Though The Quiet Undead was unremarkable as a story, I remember thinking at the time "Wow, this looks good."

daf

Quick heads up on the season 19 blu ray set - it went out of stock recently on Amazon, but is currently back in.

It's likely to go out of print pretty pronto - so if you want it - GET IT NOW *

- - - - - - -
* (if you think £39.99 is too expensive, Season 12 is around £300-£350 on ebay - so it will never be any cheaper!)

Norton Canes

It just struck me, did Chris Chibnall regularly write editorials for the Monthly, like his predecessors? I glanced at the latest one and it wasn't him, did he do many at all? And if he did... look, I might as well ask... were they any good?


purlieu


A pretty good job as a novelisation, quite fleshed out, lots of nice turns of phrase, an 'Ace burning Gabriel Chase' prologue. But a lot of the appeal of the TV version is in the look and atmosphere of it, which is lost in this adaptation. So overall very good, but not a patch on the TV version.

Phil_A

Huh. Apparently the Scratchman novelisation "written" by Tom Baker is almost entirely the work of James Goss, not that you'd know that from the cover. False advertising?

Alberon

Quote from: Phil_A on January 24, 2019, 07:02:55 PM
Huh. Apparently the Scratchman novelisation "written" by Tom Baker is almost entirely the work of James Goss, not that you'd know that from the cover. False advertising?
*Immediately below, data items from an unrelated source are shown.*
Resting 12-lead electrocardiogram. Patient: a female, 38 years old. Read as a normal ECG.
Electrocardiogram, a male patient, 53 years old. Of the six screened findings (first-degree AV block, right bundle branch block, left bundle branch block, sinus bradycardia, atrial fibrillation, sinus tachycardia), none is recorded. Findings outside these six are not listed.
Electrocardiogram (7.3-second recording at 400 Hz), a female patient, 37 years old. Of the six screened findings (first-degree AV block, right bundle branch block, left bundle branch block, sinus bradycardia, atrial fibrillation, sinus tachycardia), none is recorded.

Not too surprised to be honest. I always thought it'd be a bit like William Shatner's books which are all ghostwritten.

purlieu

Early on it was advertised as a Tom Baker / James Goss book (much like the Krikkitmen novel being an Adams / Goss book), but the latter's name seems to have disappeared from the marketing in recent times, which confused me a tad.

Malcy

Quote from: Alberon on January 24, 2019, 08:42:05 PM
Not too surprised to be honest. I always thought it'd be a bit like William Shatner's books which are all ghostwritten.

I assumed the same. Tom, like the Shat, would have story input and ideas of a general direction they want it to go and then someone else does the proper writing.
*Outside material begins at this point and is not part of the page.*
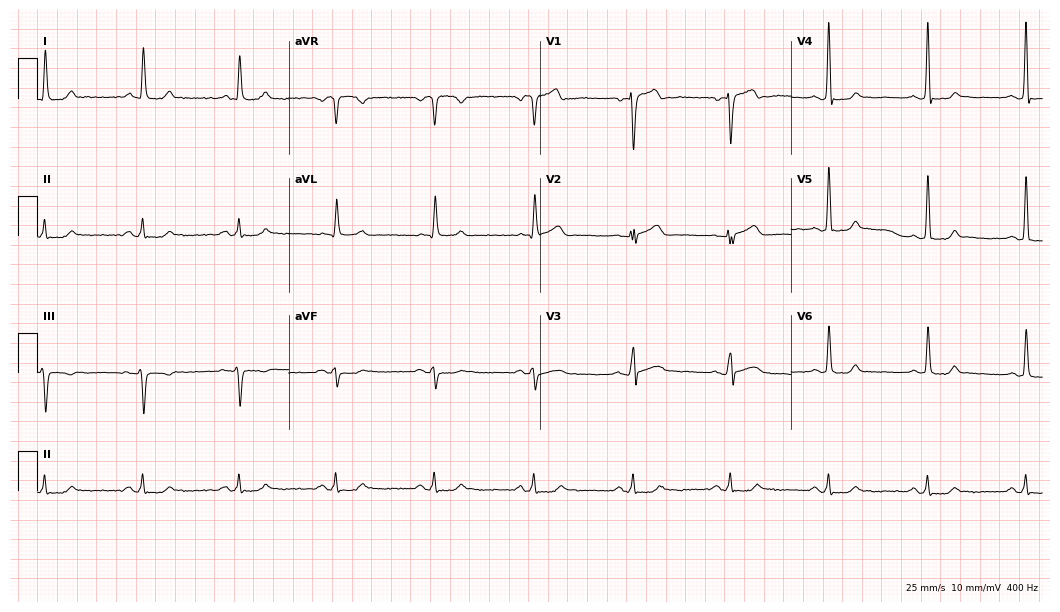
12-lead ECG from a 53-year-old male patient. Recorded interpretation: within normal limits.
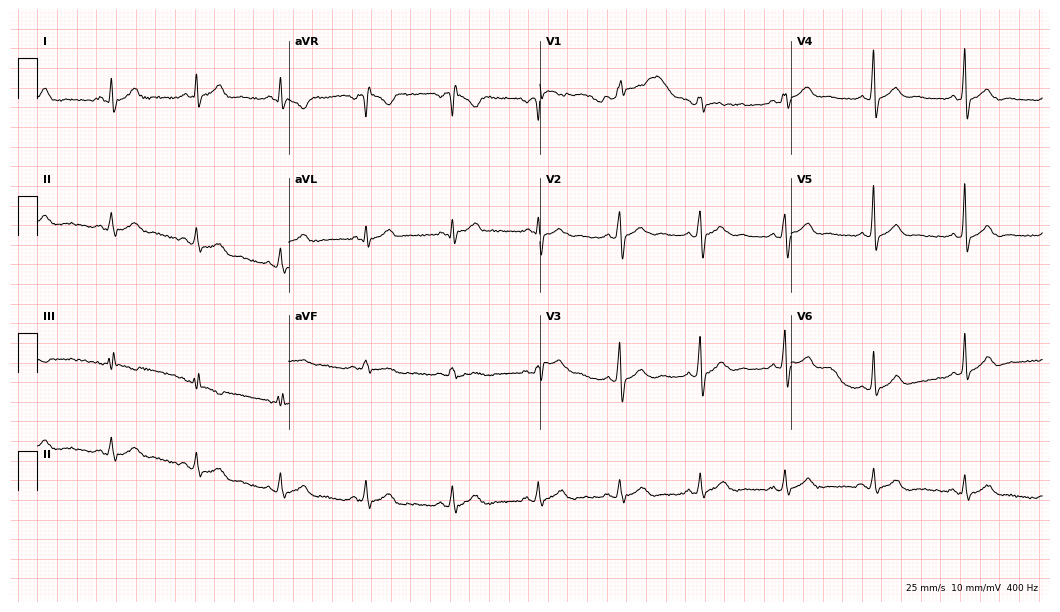
Resting 12-lead electrocardiogram (10.2-second recording at 400 Hz). Patient: a male, 27 years old. Read as a normal ECG.

I'm sure Goss got a few quid if they wanted to just have Tom's name on it. Odd though. The Garfield-Stevens always had their names on the Shatner books albeit in smaller font.

Replies From View


pigamus

Quote from: purlieu on January 24, 2019, 05:46:09 PM

A pretty good job as a novelisation, quite fleshed out, lots of nice turns of phrase, an 'Ace burning Gabriel Chase' prologue. But a lot of the appeal of the TV version is in the look and atmosphere of it, which is lost in this adaptation. So overall very good, but not a patch on the TV version.

People say the TV version is incomprehensible - is the novel clearer?